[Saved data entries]
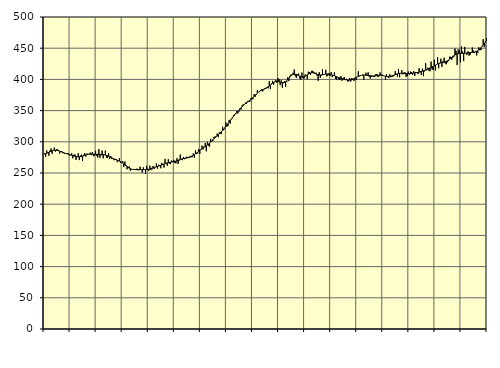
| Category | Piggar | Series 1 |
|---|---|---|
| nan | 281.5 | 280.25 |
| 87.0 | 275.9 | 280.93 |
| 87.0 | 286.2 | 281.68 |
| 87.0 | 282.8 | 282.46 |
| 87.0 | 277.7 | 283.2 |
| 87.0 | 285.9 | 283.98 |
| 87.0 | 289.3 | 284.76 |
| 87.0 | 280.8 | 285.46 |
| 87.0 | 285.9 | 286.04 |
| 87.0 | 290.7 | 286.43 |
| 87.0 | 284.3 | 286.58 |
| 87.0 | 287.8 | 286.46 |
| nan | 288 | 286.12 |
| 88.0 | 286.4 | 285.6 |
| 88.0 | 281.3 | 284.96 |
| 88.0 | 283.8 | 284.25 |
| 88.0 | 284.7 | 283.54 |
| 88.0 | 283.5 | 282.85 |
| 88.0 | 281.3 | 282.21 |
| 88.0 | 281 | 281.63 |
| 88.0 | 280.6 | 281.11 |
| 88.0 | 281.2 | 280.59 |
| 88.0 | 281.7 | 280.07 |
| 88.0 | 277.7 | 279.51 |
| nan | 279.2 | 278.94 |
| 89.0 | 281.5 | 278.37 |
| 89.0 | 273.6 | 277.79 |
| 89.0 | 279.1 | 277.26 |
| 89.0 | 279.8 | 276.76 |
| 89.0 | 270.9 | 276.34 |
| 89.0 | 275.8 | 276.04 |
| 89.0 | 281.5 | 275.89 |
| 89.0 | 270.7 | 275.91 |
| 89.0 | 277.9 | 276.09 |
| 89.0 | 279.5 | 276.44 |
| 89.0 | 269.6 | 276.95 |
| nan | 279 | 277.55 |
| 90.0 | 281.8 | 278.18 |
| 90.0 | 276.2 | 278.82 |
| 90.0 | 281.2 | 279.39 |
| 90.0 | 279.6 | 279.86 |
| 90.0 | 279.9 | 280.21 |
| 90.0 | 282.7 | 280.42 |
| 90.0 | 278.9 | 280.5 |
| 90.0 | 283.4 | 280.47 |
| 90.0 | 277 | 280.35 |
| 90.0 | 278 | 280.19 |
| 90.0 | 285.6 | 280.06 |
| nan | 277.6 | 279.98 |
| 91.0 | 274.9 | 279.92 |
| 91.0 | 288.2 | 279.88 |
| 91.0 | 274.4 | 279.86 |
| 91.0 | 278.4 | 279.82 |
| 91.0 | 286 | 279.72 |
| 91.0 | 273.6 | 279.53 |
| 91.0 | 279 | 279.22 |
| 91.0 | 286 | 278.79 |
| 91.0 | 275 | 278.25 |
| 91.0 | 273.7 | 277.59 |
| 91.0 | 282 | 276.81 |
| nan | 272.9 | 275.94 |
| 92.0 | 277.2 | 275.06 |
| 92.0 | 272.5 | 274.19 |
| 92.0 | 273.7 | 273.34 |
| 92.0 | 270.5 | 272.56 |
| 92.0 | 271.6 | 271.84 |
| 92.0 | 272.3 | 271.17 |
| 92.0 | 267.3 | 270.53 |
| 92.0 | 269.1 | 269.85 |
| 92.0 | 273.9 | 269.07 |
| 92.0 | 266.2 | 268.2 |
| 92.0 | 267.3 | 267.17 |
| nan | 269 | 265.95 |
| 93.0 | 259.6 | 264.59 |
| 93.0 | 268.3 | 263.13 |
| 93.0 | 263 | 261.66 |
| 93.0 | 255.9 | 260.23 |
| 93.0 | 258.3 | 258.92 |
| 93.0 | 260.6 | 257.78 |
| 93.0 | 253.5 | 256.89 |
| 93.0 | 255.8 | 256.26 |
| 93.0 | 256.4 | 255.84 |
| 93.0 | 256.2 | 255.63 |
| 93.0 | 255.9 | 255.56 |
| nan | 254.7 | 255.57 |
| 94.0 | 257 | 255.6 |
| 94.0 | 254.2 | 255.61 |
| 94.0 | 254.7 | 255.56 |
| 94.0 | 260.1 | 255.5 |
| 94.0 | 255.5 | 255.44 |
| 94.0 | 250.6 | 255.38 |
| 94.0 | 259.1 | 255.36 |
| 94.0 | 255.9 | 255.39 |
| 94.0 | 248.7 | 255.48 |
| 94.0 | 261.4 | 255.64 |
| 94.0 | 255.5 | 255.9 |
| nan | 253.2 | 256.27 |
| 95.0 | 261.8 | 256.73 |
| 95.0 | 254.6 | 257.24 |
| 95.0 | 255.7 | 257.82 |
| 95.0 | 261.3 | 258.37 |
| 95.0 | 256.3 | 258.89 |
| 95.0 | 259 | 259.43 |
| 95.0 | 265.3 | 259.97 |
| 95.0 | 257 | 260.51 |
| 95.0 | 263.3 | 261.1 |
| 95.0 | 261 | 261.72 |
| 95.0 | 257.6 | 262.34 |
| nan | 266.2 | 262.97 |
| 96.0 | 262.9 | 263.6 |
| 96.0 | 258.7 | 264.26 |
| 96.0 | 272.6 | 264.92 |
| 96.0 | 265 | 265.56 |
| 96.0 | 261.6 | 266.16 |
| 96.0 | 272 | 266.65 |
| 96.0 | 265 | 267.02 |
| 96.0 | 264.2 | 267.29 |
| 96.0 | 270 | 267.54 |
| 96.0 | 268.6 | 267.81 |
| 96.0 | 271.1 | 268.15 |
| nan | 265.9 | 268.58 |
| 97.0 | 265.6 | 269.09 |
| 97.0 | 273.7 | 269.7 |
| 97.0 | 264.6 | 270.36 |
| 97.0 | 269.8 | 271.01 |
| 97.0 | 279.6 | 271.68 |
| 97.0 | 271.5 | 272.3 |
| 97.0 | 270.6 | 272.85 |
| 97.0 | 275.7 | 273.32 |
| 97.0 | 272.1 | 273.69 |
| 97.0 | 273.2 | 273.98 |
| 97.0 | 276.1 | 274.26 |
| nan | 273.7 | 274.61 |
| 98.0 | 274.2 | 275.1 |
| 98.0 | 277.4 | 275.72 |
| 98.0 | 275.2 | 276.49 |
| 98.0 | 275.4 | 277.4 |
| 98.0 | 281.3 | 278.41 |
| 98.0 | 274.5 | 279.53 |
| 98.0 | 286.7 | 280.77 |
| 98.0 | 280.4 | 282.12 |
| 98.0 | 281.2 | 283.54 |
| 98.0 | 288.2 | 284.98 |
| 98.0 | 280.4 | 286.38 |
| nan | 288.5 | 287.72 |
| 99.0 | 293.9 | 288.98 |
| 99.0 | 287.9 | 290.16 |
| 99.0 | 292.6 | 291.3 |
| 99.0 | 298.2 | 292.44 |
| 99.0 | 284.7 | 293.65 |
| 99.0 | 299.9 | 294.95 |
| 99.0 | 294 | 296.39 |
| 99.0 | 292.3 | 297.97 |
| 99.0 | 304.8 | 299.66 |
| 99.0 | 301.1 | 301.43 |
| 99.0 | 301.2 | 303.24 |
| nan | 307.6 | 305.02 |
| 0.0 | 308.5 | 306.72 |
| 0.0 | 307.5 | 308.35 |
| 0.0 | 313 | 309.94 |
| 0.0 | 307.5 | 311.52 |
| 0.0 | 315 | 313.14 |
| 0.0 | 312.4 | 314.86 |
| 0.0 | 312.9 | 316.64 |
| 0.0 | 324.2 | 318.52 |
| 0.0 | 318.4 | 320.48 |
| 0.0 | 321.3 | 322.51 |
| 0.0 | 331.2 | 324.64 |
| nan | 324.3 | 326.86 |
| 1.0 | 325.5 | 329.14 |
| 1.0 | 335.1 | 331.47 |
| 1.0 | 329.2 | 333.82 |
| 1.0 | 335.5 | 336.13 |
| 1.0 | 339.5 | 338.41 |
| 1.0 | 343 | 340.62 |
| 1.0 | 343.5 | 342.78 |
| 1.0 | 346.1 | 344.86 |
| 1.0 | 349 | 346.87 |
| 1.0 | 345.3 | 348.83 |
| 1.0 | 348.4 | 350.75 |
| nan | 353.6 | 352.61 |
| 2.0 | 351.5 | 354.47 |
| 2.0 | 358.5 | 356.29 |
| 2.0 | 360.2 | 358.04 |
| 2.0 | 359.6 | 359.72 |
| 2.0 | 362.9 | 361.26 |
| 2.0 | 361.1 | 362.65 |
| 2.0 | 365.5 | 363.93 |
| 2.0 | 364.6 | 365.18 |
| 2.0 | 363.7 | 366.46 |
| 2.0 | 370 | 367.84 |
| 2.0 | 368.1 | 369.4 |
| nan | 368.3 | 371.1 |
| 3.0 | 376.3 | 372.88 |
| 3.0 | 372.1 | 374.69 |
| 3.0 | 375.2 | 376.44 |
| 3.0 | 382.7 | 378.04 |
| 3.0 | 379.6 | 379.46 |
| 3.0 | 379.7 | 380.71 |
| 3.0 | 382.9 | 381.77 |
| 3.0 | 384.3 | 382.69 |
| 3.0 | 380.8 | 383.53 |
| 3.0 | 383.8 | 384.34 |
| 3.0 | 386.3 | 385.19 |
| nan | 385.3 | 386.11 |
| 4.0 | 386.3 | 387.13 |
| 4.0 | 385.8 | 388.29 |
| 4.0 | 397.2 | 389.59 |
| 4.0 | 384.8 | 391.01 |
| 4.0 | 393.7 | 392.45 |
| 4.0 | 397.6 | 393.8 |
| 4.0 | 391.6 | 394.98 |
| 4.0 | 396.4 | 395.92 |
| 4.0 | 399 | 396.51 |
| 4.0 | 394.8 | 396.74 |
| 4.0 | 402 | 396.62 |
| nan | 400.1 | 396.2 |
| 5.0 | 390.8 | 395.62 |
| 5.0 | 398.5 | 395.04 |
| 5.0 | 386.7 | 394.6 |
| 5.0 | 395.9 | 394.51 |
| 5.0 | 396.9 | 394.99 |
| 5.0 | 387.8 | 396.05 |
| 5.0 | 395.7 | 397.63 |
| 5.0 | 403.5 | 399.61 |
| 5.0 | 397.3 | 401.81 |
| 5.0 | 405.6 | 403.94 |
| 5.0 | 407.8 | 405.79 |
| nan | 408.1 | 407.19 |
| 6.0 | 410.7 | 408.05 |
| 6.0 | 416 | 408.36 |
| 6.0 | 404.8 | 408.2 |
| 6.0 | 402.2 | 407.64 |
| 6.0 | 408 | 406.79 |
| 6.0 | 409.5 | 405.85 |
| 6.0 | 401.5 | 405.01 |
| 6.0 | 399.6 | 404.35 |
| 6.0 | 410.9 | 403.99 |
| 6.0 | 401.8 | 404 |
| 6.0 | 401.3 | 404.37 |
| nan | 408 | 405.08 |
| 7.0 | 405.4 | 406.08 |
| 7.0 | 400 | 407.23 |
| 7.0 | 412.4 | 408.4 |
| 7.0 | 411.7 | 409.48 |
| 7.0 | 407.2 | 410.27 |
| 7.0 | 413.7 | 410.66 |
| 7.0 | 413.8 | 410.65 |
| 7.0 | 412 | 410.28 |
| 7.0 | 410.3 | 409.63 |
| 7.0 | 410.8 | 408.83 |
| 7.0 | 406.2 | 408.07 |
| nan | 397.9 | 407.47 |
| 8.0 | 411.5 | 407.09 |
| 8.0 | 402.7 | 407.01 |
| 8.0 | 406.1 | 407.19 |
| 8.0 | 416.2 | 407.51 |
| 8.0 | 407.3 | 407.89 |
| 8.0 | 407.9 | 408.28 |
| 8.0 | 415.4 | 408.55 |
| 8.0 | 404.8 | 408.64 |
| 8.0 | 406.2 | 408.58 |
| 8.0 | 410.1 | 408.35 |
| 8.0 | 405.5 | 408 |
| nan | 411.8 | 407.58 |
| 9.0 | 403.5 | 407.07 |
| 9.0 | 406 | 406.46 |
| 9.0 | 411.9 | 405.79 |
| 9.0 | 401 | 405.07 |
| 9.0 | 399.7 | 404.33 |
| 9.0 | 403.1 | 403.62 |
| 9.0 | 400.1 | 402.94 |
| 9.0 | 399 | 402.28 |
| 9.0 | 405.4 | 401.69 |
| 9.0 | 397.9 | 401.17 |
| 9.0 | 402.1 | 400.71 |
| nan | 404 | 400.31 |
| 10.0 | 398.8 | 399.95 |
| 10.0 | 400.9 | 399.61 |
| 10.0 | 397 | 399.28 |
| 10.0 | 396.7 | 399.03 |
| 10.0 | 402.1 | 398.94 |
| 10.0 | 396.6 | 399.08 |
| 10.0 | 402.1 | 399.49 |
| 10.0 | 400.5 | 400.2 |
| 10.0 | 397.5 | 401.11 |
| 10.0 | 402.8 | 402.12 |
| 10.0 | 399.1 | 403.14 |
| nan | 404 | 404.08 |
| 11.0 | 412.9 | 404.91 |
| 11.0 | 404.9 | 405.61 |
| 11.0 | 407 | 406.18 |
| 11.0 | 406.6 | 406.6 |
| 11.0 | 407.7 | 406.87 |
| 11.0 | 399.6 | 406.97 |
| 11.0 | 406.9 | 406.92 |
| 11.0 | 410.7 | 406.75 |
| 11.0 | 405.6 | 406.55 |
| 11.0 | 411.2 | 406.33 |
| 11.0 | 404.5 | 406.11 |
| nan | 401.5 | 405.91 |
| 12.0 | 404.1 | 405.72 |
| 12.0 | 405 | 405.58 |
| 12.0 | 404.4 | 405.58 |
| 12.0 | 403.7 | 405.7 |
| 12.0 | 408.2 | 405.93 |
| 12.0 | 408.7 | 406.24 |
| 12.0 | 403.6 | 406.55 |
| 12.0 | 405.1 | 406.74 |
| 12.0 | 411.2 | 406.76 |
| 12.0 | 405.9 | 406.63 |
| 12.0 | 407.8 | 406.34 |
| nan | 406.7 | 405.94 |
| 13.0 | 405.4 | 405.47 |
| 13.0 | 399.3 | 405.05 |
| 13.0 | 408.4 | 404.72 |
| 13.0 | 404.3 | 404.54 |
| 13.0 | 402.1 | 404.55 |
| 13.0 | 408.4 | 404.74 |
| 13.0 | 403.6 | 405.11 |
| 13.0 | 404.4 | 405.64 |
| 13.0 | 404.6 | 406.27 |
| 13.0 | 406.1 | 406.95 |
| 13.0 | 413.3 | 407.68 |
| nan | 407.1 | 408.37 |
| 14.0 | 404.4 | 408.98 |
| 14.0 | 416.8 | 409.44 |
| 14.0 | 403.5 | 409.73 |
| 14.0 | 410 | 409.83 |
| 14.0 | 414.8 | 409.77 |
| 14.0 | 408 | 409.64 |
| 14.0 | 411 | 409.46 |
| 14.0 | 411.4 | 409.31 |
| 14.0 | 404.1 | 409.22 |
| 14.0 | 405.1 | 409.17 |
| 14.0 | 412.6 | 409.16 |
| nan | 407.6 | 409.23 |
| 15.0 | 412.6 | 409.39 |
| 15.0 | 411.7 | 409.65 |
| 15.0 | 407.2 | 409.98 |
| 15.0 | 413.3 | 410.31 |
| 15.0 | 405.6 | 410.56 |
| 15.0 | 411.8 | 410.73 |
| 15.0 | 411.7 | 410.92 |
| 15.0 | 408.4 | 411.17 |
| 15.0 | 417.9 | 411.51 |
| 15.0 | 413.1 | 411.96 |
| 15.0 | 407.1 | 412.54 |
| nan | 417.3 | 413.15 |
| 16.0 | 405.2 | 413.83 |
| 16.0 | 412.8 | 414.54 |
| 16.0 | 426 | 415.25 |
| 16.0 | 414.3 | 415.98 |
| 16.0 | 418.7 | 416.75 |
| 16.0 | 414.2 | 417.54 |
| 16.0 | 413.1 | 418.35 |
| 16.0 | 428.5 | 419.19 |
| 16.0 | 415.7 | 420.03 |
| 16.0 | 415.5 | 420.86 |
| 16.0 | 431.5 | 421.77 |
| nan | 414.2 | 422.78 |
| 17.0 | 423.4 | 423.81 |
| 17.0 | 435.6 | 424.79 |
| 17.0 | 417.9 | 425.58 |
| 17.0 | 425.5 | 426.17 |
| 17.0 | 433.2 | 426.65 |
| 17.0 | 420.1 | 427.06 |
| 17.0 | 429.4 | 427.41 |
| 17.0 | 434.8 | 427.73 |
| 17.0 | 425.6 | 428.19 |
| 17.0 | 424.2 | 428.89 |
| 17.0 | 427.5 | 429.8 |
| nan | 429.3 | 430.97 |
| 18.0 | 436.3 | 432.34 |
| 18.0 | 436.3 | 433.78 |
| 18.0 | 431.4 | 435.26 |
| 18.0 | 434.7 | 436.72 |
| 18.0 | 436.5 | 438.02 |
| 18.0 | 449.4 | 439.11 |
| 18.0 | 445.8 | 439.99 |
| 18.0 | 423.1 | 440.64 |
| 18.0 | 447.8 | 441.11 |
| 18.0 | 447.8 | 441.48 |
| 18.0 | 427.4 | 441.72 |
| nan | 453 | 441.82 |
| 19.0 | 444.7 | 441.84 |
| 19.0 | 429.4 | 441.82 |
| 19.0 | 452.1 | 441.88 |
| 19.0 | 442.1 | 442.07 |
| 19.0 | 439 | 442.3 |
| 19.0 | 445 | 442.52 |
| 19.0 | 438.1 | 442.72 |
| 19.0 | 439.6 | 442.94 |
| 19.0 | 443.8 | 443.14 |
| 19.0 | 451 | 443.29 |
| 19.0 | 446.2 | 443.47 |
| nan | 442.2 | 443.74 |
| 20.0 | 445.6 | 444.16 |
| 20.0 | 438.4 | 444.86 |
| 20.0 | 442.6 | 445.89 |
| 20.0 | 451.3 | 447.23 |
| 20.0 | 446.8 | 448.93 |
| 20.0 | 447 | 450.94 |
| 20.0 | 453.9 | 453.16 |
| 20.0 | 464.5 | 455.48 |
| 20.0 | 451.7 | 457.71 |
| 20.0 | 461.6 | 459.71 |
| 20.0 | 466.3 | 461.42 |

• [What needs to be done]: Exactly as written, restate the lines above from the opening line through the one holding "270.5 | 272.56 |", omitting the pictures.

• [Your solution]:
| Category | Piggar | Series 1 |
|---|---|---|
| nan | 281.5 | 280.25 |
| 87.0 | 275.9 | 280.93 |
| 87.0 | 286.2 | 281.68 |
| 87.0 | 282.8 | 282.46 |
| 87.0 | 277.7 | 283.2 |
| 87.0 | 285.9 | 283.98 |
| 87.0 | 289.3 | 284.76 |
| 87.0 | 280.8 | 285.46 |
| 87.0 | 285.9 | 286.04 |
| 87.0 | 290.7 | 286.43 |
| 87.0 | 284.3 | 286.58 |
| 87.0 | 287.8 | 286.46 |
| nan | 288 | 286.12 |
| 88.0 | 286.4 | 285.6 |
| 88.0 | 281.3 | 284.96 |
| 88.0 | 283.8 | 284.25 |
| 88.0 | 284.7 | 283.54 |
| 88.0 | 283.5 | 282.85 |
| 88.0 | 281.3 | 282.21 |
| 88.0 | 281 | 281.63 |
| 88.0 | 280.6 | 281.11 |
| 88.0 | 281.2 | 280.59 |
| 88.0 | 281.7 | 280.07 |
| 88.0 | 277.7 | 279.51 |
| nan | 279.2 | 278.94 |
| 89.0 | 281.5 | 278.37 |
| 89.0 | 273.6 | 277.79 |
| 89.0 | 279.1 | 277.26 |
| 89.0 | 279.8 | 276.76 |
| 89.0 | 270.9 | 276.34 |
| 89.0 | 275.8 | 276.04 |
| 89.0 | 281.5 | 275.89 |
| 89.0 | 270.7 | 275.91 |
| 89.0 | 277.9 | 276.09 |
| 89.0 | 279.5 | 276.44 |
| 89.0 | 269.6 | 276.95 |
| nan | 279 | 277.55 |
| 90.0 | 281.8 | 278.18 |
| 90.0 | 276.2 | 278.82 |
| 90.0 | 281.2 | 279.39 |
| 90.0 | 279.6 | 279.86 |
| 90.0 | 279.9 | 280.21 |
| 90.0 | 282.7 | 280.42 |
| 90.0 | 278.9 | 280.5 |
| 90.0 | 283.4 | 280.47 |
| 90.0 | 277 | 280.35 |
| 90.0 | 278 | 280.19 |
| 90.0 | 285.6 | 280.06 |
| nan | 277.6 | 279.98 |
| 91.0 | 274.9 | 279.92 |
| 91.0 | 288.2 | 279.88 |
| 91.0 | 274.4 | 279.86 |
| 91.0 | 278.4 | 279.82 |
| 91.0 | 286 | 279.72 |
| 91.0 | 273.6 | 279.53 |
| 91.0 | 279 | 279.22 |
| 91.0 | 286 | 278.79 |
| 91.0 | 275 | 278.25 |
| 91.0 | 273.7 | 277.59 |
| 91.0 | 282 | 276.81 |
| nan | 272.9 | 275.94 |
| 92.0 | 277.2 | 275.06 |
| 92.0 | 272.5 | 274.19 |
| 92.0 | 273.7 | 273.34 |
| 92.0 | 270.5 | 272.56 |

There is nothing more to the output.